The system has two especially novel features. First, the neural network is trained solely on algorithmically generated data (a whopping 100 million geometric tests) without using human examples. Using synthetic data built from scratch overcame an obstacle in automated theorem proving: the scarcity of human-proof training data translated into machine-readable language. “To be honest, at first I had some doubts about how this would be successful,” Dr. He said.
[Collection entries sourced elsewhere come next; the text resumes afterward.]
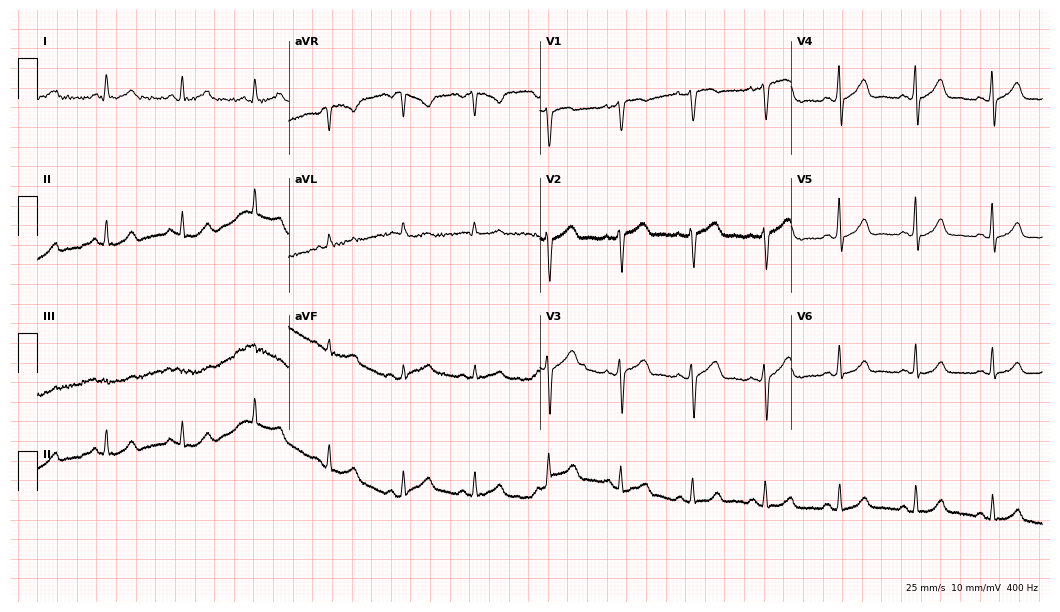
12-lead ECG (10.2-second recording at 400 Hz) from a female patient, 55 years old. Labelled as a normal ECG.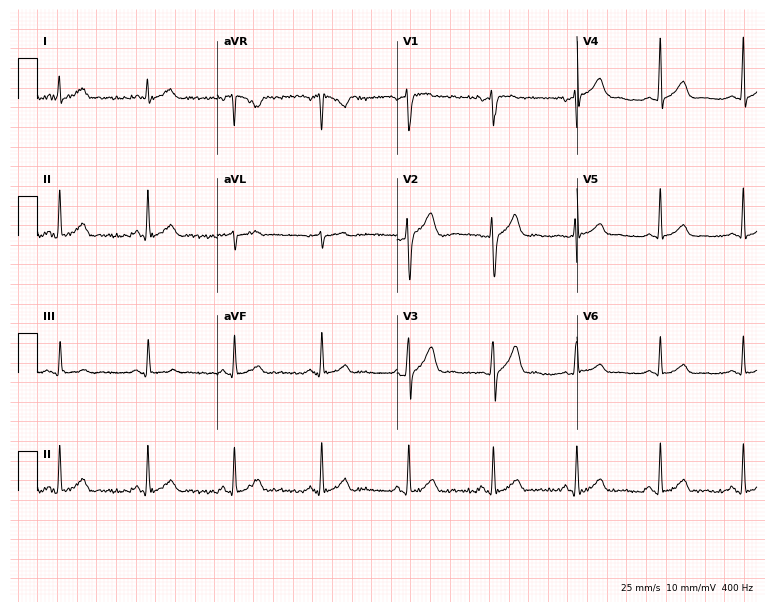
Standard 12-lead ECG recorded from a male patient, 33 years old. Read as a normal ECG.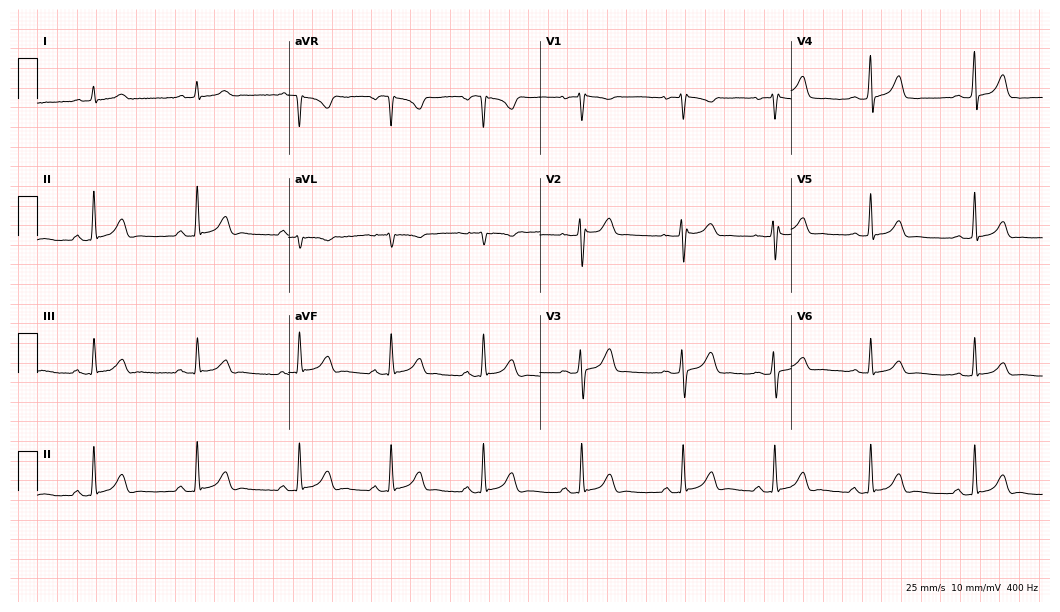
Standard 12-lead ECG recorded from a female, 36 years old. None of these six findings is recorded: first-degree AV block, right bundle branch block (RBBB), left bundle branch block (LBBB), sinus bradycardia, atrial fibrillation (AF), sinus tachycardia. Only these six findings were labelled.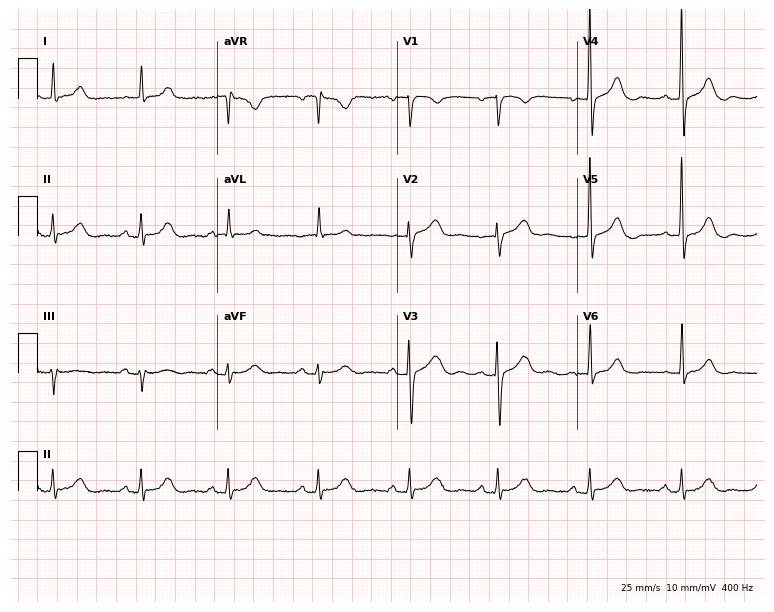
12-lead ECG (7.3-second recording at 400 Hz) from a female, 75 years old. Screened for six findings — first-degree AV block, right bundle branch block, left bundle branch block, sinus bradycardia, atrial fibrillation, sinus tachycardia — none is recorded. Only these six findings were labelled.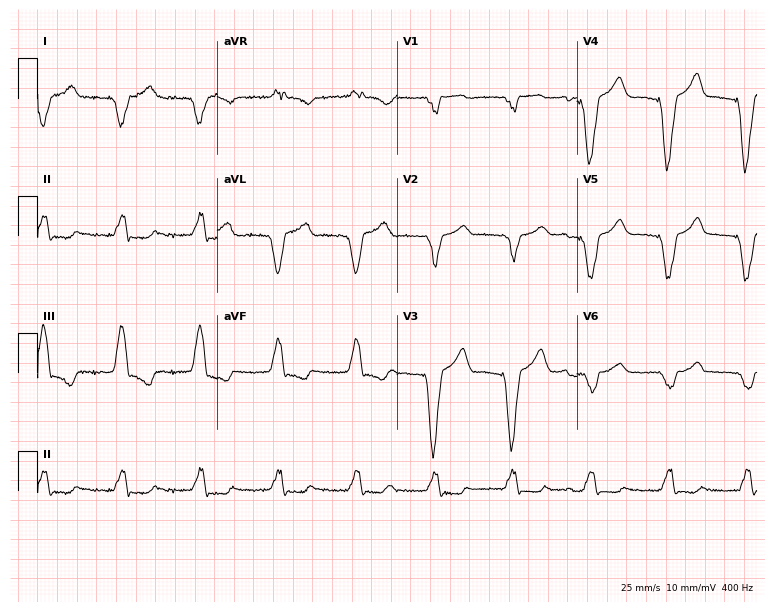
Electrocardiogram, a male, 64 years old. Of the six screened findings (first-degree AV block, right bundle branch block, left bundle branch block, sinus bradycardia, atrial fibrillation, sinus tachycardia), none is recorded. Other findings, if any, are not listed.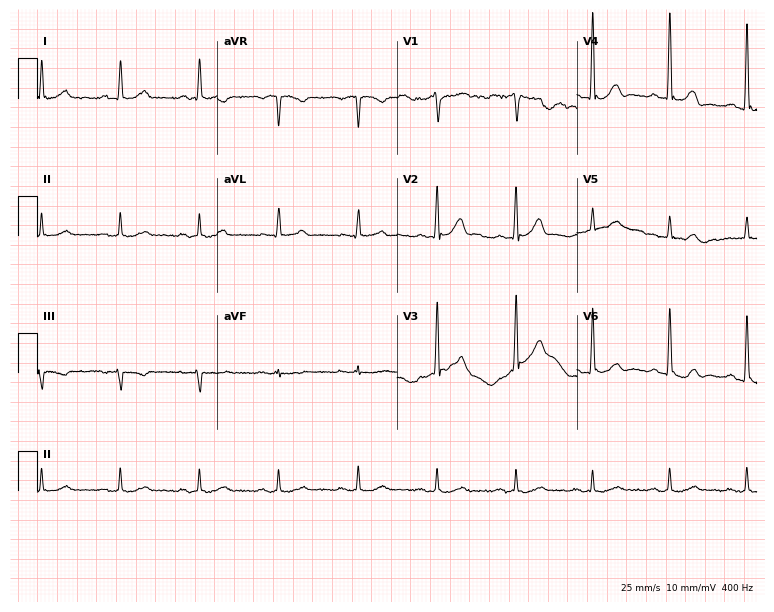
ECG (7.3-second recording at 400 Hz) — a man, 53 years old. Labelled as a normal ECG.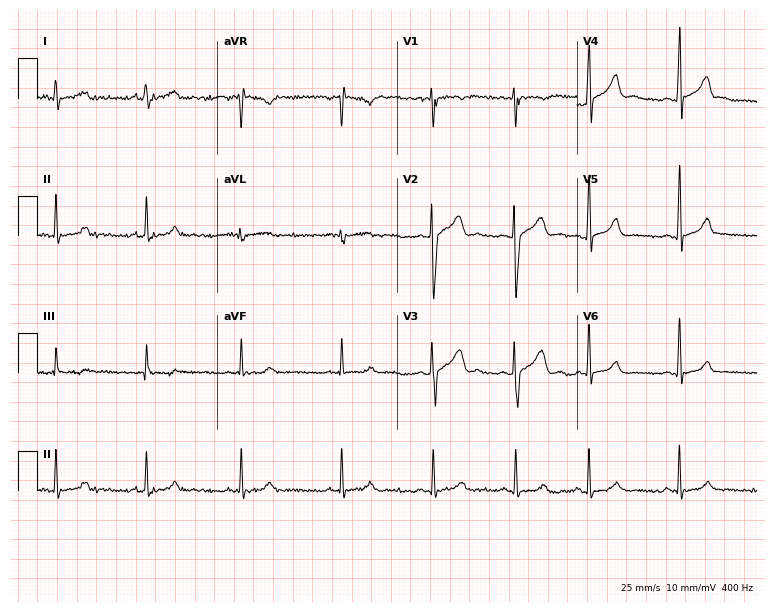
Resting 12-lead electrocardiogram (7.3-second recording at 400 Hz). Patient: a male, 19 years old. Read as a normal ECG.

Second, once AlphaGeometry was freed from a problem, the symbolic engine began to solve it; If it got stuck, the neural network suggested ways to increase the test argument. The cycle continued until a solution materialized or until time ran out (four and a half hours). In mathematical jargon, this augmentation process is called “auxiliary construction.” Add a line, divide an angle, draw a circle: this is how mathematicians, student or elite, tinker and try to understand a problem. In this system, the neural network learned to perform auxiliary and human-shaped constructions. Dr. Trinh compared it to wrapping a rubber band around the lid of a stubborn jar to help your hand get a better grip.

“It's a very interesting proof of concept,” said Christian Szegedy, a co-founder of xAI who previously worked at Google. But “it leaves a lot of questions open,” he said, and is not “easily generalizable to other domains and other areas of mathematics.”

Dr Trinh said he would try to generalize the system across all mathematical fields and beyond. He said that he wanted to take a step back and consider “the common underlying principle” of all kinds of reasoning.

Stanislas Dehaene, a cognitive neuroscientist at the Collège de France who has a research interest with fundamental geometric knowledge, said he was impressed with AlphaGeometry's performance. But he observed that he “doesn't 'see' anything about the problems he solves”; rather, it only captures logical and numerical encodings of images. (The drawings in the article are for the benefit of the human reader.) “There is absolutely no spatial awareness of the circles, lines and triangles that the system learns to manipulate,” Dr. Dehaene said. The researchers agreed that a visual component could be valuable; Dr. Luong said it could be added, perhaps within a year, using Google's Gemini, a “multimodal” system that ingests both text and images.

Moving solutions

In early December, Dr. Luong visited his former high school in Ho Chi Minh City, Vietnam, and showed AlphaGeometry to his former teacher and IMO coach, Le Ba Khanh Trinh. Dr. Lê was the top gold medalist at the 1979 Olympiad and won a special prize for his elegant geometric solution. Dr. Lê analyzed one of AlphaGeometry's tests and found it notable but unsatisfactory, Dr. Luong recalled: “he found it mechanical and said it lacks the soul, the beauty of the solution he seeks.”

Dr. Trinh had previously asked Evan Chen, a mathematics PhD student at MIT (and IMO coach and Olympic gold medalist) to verify some of AlphaGeometry's work. He was correct, Mr. Chen said, adding that he was intrigued by how the system had found the solutions.

“I'd like to know how the machine works with this,” he said. “But, I mean, I'd also like to know how humans find solutions.”